Design-Based Inference

NFIs and other large-scale forest surveys normally are based on design-based inference, i.e. the populations of trees and other elements of interest within a country are considered fixed and thus there exist fixed but unknown population totals and means that can be estimated from sample data. Estimators of population parameters are random variables due to random selection of population elements into the sample. Design-based inference dates back at least to Neyman (1934). This paper shaped the domination of an inferential framework wherein inference is independent from any assumptions about population structure and distribution. However, at the time Neyman published his paper design-based inference had already been applied in forest surveys for more than a decade in the Nordic countries. Some key assumptions underlying design-based inference are:

  • the values that are linked to the population elements are fixed,
  • the population parameters about which we wish to infer information are also fixed,
  • our estimators of the parameters are random because a random sample is selected according to some design, such as simple random sampling,
  • the probability of obtaining different samples can be deduced and used for the inference.

The Horvitz-Thompson estimator can be applied to any design.
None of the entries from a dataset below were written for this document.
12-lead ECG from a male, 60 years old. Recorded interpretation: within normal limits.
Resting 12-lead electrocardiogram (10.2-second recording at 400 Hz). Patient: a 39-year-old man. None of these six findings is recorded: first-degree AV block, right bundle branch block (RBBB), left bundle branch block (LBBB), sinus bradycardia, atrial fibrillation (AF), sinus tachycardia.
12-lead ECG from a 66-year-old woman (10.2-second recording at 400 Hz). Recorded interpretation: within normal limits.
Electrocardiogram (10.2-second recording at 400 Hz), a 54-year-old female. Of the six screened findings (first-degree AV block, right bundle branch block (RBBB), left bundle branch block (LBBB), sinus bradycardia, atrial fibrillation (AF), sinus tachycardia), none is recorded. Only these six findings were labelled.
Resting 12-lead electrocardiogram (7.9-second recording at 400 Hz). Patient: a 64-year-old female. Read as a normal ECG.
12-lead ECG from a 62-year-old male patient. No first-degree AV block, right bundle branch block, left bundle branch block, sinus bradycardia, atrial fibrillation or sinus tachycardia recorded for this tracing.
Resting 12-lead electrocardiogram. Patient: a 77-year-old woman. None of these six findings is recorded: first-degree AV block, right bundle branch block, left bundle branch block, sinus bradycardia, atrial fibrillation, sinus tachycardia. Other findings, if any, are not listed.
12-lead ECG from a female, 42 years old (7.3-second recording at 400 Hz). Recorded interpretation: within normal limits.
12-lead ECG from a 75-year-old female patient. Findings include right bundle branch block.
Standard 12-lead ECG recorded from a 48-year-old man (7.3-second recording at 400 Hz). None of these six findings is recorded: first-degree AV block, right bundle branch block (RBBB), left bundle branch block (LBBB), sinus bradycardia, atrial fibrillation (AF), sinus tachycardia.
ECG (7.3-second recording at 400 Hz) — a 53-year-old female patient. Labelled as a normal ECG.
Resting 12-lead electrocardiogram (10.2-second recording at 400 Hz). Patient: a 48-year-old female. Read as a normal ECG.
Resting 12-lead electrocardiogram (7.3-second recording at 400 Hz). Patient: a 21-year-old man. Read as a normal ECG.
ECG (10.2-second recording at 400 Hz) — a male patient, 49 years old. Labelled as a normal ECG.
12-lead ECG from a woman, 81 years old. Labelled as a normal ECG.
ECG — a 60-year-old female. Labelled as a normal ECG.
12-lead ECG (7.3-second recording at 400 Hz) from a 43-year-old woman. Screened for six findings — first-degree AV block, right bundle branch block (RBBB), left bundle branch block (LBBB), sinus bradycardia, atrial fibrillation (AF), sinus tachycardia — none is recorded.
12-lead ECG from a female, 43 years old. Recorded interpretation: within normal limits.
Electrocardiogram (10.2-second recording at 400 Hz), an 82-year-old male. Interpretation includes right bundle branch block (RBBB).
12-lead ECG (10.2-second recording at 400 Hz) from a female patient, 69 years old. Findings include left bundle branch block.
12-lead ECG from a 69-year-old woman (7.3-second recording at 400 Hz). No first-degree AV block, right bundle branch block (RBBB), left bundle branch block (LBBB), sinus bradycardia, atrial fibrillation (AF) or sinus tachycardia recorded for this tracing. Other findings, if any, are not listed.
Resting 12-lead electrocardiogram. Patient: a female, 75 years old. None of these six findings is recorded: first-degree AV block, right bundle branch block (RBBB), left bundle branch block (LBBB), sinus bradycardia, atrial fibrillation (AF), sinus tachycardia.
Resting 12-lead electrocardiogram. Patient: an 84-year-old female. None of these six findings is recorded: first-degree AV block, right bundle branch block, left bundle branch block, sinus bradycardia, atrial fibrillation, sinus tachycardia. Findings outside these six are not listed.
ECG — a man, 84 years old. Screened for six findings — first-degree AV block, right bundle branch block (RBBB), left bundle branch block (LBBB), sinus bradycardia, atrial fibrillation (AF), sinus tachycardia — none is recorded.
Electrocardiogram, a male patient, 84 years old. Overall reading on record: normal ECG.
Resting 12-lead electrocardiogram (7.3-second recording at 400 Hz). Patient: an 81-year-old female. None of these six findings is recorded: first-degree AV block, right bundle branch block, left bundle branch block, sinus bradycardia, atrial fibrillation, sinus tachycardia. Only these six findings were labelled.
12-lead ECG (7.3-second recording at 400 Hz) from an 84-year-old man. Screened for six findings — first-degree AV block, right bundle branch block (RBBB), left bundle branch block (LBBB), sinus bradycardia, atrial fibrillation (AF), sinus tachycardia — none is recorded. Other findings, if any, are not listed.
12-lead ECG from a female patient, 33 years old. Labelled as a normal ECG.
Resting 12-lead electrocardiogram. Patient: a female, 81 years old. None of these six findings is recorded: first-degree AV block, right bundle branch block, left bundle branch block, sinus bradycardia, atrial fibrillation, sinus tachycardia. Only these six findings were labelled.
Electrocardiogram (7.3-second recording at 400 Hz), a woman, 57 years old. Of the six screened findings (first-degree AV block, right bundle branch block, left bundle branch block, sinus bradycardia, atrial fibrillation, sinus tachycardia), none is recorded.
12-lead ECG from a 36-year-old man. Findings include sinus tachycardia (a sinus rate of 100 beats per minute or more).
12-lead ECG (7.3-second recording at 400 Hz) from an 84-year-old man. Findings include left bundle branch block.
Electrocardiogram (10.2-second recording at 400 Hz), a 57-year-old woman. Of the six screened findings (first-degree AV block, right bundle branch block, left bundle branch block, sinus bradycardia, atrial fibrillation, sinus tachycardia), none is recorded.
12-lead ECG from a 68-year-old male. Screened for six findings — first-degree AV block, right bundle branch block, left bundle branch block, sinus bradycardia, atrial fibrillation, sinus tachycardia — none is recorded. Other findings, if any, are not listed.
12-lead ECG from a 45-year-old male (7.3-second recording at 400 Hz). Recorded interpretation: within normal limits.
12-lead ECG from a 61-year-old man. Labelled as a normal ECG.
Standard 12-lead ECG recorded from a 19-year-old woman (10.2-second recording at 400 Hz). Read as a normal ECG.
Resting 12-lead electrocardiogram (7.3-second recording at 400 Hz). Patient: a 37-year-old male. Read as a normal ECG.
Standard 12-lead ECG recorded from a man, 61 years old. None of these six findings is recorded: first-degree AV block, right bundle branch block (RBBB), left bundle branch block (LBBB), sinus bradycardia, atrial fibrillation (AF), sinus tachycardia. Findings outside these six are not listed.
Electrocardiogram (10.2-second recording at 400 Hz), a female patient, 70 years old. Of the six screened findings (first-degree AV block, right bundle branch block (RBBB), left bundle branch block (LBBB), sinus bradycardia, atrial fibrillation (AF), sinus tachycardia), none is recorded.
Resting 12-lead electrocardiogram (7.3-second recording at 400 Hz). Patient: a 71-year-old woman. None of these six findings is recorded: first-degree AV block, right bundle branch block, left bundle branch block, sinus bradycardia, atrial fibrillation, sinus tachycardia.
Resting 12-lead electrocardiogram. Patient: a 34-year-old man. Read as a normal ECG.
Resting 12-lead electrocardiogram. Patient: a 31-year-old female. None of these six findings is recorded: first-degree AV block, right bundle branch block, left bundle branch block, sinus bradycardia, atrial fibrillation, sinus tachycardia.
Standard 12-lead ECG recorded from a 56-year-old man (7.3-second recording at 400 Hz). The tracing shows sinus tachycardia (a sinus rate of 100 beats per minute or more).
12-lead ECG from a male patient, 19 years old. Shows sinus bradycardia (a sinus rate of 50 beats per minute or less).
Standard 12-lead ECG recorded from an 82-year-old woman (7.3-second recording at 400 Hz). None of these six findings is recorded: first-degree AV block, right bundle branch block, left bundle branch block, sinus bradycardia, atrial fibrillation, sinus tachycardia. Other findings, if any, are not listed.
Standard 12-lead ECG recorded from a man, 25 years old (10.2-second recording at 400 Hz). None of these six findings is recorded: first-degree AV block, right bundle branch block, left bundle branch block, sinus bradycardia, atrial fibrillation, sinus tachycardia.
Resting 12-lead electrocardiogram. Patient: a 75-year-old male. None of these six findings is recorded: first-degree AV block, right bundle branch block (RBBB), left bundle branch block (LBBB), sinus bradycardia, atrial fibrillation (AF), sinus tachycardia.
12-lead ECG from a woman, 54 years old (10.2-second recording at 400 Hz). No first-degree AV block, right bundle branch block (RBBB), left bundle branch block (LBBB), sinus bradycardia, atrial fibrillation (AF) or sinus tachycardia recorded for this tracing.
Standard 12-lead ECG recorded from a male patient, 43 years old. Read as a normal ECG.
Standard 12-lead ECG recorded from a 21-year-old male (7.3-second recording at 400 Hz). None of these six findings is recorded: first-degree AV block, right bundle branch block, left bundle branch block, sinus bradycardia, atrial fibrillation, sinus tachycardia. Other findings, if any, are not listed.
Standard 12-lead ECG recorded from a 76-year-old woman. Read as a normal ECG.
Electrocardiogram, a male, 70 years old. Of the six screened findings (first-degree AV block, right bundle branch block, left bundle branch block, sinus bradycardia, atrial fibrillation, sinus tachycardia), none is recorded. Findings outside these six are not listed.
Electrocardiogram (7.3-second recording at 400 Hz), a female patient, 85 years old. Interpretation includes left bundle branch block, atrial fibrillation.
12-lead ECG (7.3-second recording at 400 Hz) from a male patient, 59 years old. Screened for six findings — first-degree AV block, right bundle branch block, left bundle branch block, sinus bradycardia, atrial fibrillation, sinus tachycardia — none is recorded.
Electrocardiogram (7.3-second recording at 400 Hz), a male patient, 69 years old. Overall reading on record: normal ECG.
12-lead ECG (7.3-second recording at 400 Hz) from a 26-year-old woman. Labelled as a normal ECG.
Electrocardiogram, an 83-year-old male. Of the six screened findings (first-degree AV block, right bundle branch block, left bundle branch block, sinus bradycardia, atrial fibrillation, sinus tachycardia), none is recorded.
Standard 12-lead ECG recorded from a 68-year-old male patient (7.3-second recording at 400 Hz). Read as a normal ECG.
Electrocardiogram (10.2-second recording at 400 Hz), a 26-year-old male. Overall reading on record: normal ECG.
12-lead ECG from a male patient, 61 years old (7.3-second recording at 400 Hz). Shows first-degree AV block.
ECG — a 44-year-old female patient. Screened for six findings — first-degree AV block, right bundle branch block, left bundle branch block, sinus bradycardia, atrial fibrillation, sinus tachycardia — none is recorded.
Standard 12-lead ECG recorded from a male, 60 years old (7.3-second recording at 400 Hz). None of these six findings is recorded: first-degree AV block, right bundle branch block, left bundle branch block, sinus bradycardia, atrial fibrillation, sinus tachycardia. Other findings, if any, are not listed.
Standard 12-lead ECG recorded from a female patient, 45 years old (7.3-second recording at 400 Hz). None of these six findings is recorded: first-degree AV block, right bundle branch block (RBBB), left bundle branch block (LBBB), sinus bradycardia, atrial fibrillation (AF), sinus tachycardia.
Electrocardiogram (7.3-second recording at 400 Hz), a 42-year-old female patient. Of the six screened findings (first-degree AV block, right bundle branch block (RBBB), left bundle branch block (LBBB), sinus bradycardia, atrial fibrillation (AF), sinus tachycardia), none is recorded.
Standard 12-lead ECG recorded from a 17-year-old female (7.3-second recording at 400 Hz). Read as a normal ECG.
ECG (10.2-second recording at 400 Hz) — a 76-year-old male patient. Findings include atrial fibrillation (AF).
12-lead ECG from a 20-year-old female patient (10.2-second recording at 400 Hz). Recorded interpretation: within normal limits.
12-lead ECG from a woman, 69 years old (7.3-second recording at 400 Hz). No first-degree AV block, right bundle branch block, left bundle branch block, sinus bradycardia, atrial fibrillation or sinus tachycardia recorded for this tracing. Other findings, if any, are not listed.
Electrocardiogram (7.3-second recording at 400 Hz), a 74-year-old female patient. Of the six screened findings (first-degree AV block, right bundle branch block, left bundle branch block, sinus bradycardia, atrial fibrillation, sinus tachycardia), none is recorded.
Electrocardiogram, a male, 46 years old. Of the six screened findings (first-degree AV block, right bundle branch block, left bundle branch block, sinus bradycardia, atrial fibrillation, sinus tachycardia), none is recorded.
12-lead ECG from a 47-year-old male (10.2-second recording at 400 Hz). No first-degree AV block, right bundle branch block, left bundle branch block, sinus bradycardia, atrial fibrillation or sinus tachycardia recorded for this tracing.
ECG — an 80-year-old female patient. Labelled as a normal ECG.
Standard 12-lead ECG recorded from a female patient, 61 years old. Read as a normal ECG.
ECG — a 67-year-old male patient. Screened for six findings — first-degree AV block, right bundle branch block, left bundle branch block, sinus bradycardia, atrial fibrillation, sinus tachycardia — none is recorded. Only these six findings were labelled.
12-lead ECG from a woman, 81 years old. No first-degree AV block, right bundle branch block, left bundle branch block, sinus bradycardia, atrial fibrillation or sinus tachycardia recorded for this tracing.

Using this estimator the population total, \tau is estimated as

\hat{\tau} = \sum_{i\in S} \frac{y_i}{\pi_i}

Here, y_i is the variable of interest for the i^{th} sampled element, \pi_i is the inclusion probability, and n is the sample size. A general formula for the variance is

V(\hat{\tau}) = \sum_{i\in U}\sum_{j\in U} (\pi_{ij}-\pi_i\pi_j)\frac{y_i}{\pi_i}\frac{y_j}{\pi_j}

In addition to the previously introduced notation, \pi_{ij} is the joint probability of inclusion for unit i and j.